В распоряжении современного зрителя имеется достаточно очевидных контекстов, в которых может быть «прочитана» эта фотография. Он может соотнести ее, например, с известным итальянским агитационным плакатом 1932 года, изображающим стройные ряды патриотов с лицом Муссолини – Лоран Жерверо вспоминает этот плакат, описывая принцип «одинаковости» (equality), характерный для утопической эстетики (Gervereau, 2000: 361). Или со сложившимися к концу 1930-х годов канонами советских поэтических текстов о Сталине, о которых пишет Олег Лекманов: «Сталин вмещает в себя образы всех советских людей <…> Верно и обратное – в каждом из советских людей есть частичка вождя, а все они вместе, как мозаика, складываются в образ коллективного Сталина» (Лекманов, 2015: 174–175). Но подходящие случаю интерпретативные контексты поставляет и массовая культура последних десятилетий: ключевой эпизод фильма «Быть Джоном Малковичем» (1999) – когда множество одинаковых малковичей оживленно беседуют при помощи единственного слова «малкович», когда означаемое и означающее, знак и референт, даже не просто соответствуют друг другу, но и вовсе друг от друга неотличимы – тоже может быть увиден утопическим взглядом, улавливающим принцип одинаковости, эквивалентности, повтора, на сей раз перенесенный во «внутреннее пространство» человеческого сознания или подсознания. Пугающий образ герметичного «внутреннего пространства», населенного бесчисленными дублями одного и того же лица, позволяет задуматься о том, какое чувство все же является для утопии исходным: страх забыть и утратить себя или страх с собой столкнуться.
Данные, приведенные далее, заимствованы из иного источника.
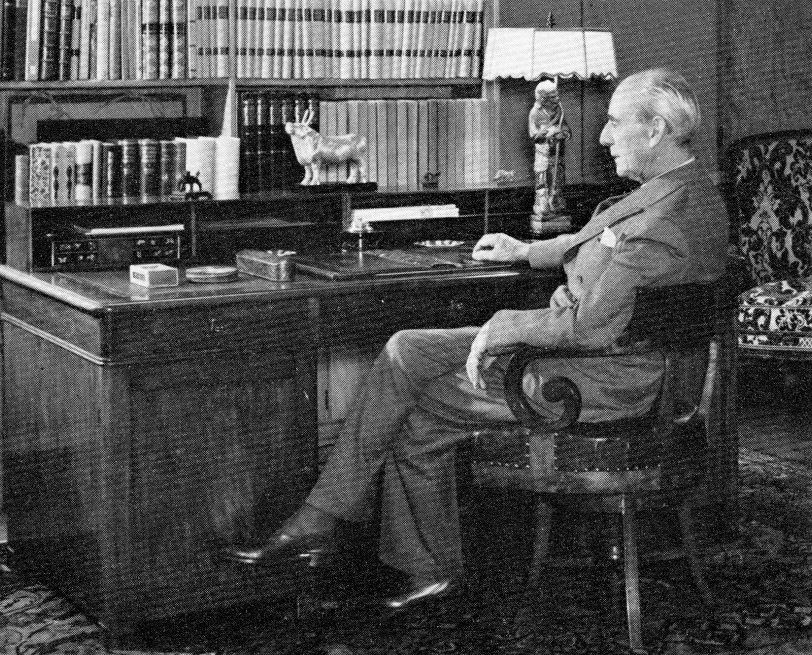 Carl Kempe på Ekolsunds slott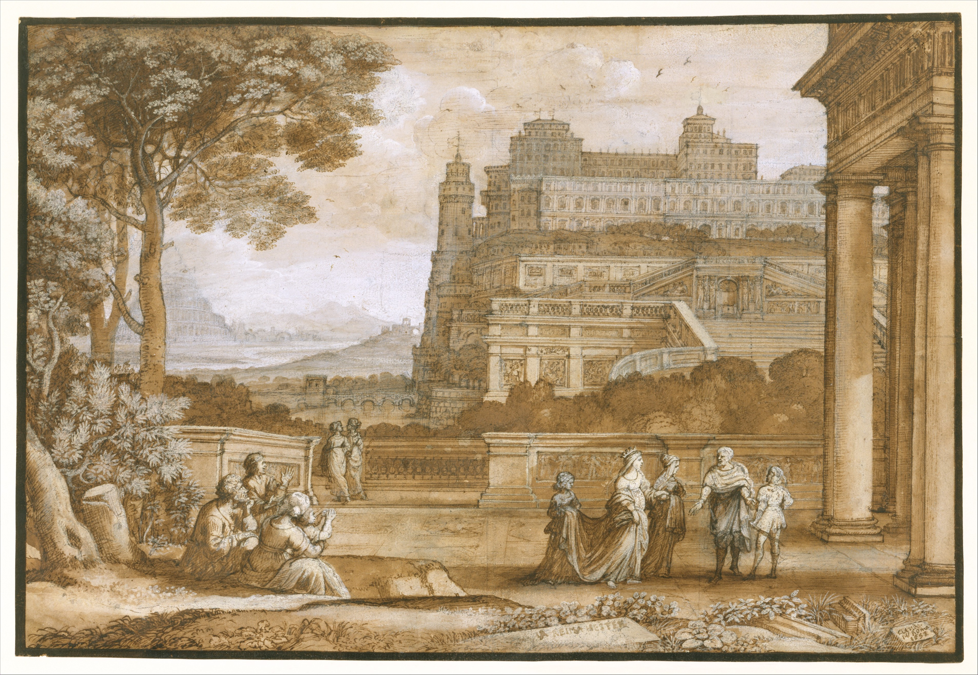 Drawing; Drawings

Ил. 11. Дмитрий Воздвиженский, Нина Свиридова. «Открытие станции Пушкинская», цикл «Время иллюзий». 1975
4
В Утопии ничто не раздражало ни зрения, ни слуха. Воздух, некогда загрязненный мешаниной всяческих шумов, был теперь прозрачен и тих. А звуки, которые все же ложились на эту тишину, напоминали четкие красивые буквы на большом листе прекрасной бумаги.
Герберт Уэллс. «Люди как боги». (Перевод А. Чернявского)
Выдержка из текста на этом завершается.